Peak policy uncertainty is likely behind us, with the average effective tariff rate recently settling near 15%, and markets have primarily shifted focus away from policy.

August could be another busy month of tariff deadlines. Peak policy uncertainty is likely behind us, with the average effective tariff rate recently settling near 15%, and markets have primarily shifted focus away from policy.

However, several key dates in August will be key to watch:

  • August 1st: New “reciprocal” tariffs on several countries, including major trade partners, are set to come into effect:  25% on Japan and Korea, 30% on Mexico (non-USMCA), 30% on the EU, 35% on Canada (non-USMCA), 50% on Brazil, and 50% on copper (in addition to previously implemented tariffs). With these measures, the average effective tariff rate could rise from 15% to 22%, based on 2024 import levels, marking the highest estimated rate since early April.
  • August 12th: This marks the deadline for negotiations with China, although an extension is possible. While 100%+ tariffs are unlikely to come back, the U.S.-China relationship is strained, with the deadline bringing a new chance for escalation. On the bright side, China has increased access to rare earths, with U.S. rare earth magnet imports from China surging 660% from May to June, which has helped ease tensions.
  • Mid-August: The Federal Circuit Court of Appeals may announce its ruling on the legality of the President’s use of IEEPA for some tariffs. A decision favoring the administration could uphold “reciprocal” and fentanyl tariffs of 10% or more. If the court sides with the Court of International Trade, which initially struck down the tariffs, the average effective tariff rate could drop to just 6%. However, other legal pathways exist for the administration to implement its tariffs.

The administration is hinting at a new baseline tariff of 15-20%, but this will depend on how the above unfolds.

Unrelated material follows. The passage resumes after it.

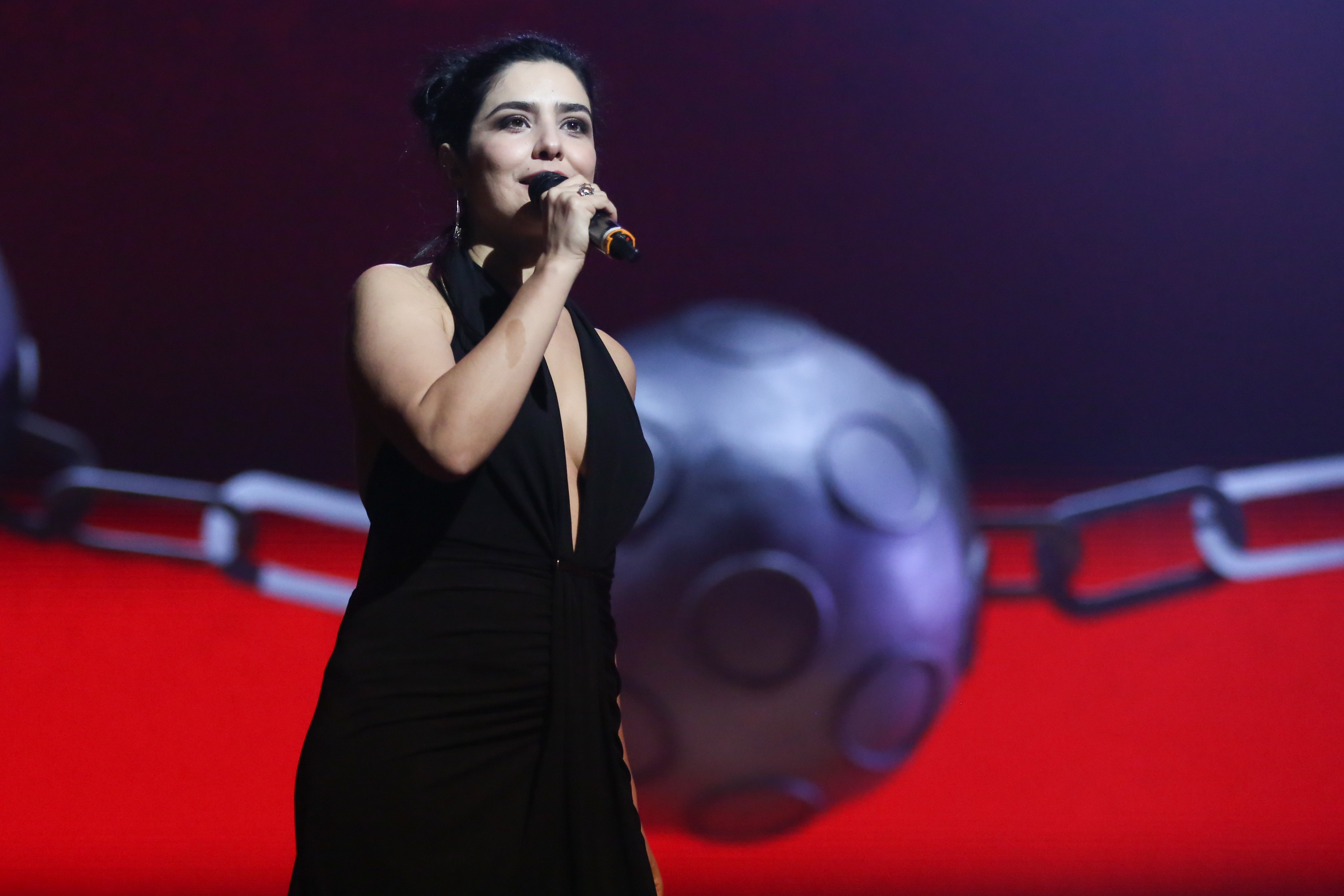 Letícia Sabatella - 26° Prêmio da Música Brasileira 2015, no Theatro Municipal, no Centro do Rio de Janeiro/RJ. (10/06/15) Foto: Roberto Filho/Divulgacão

What does this mean for investors?

Markets have appeared unfazed by the latest tariff threats. The S&P 500 hit a fresh high on July 21st, up 7.2% YTD, with markets refocusing on long-term themes like AI. However, the June CPI report indicates that tariff impacts are emerging and may intensify over the next few months, even before tariff rates potentially move higher. The impact on corporate earnings remains unknown – businesses may pass on the cost of higher tariffs to preserve margins, but price hikes could reduce sales in this environment.

There are plenty of other reasons to be optimistic about U.S. economic resilience and corporate earnings. However, it is still a good time to focus on active management and diversification as well as avoid overconcentration, which can help investors navigate the choppy waters of more tariff news. Allocating to select alternatives can provide a hedge against inflation and offer uncorrelated returns.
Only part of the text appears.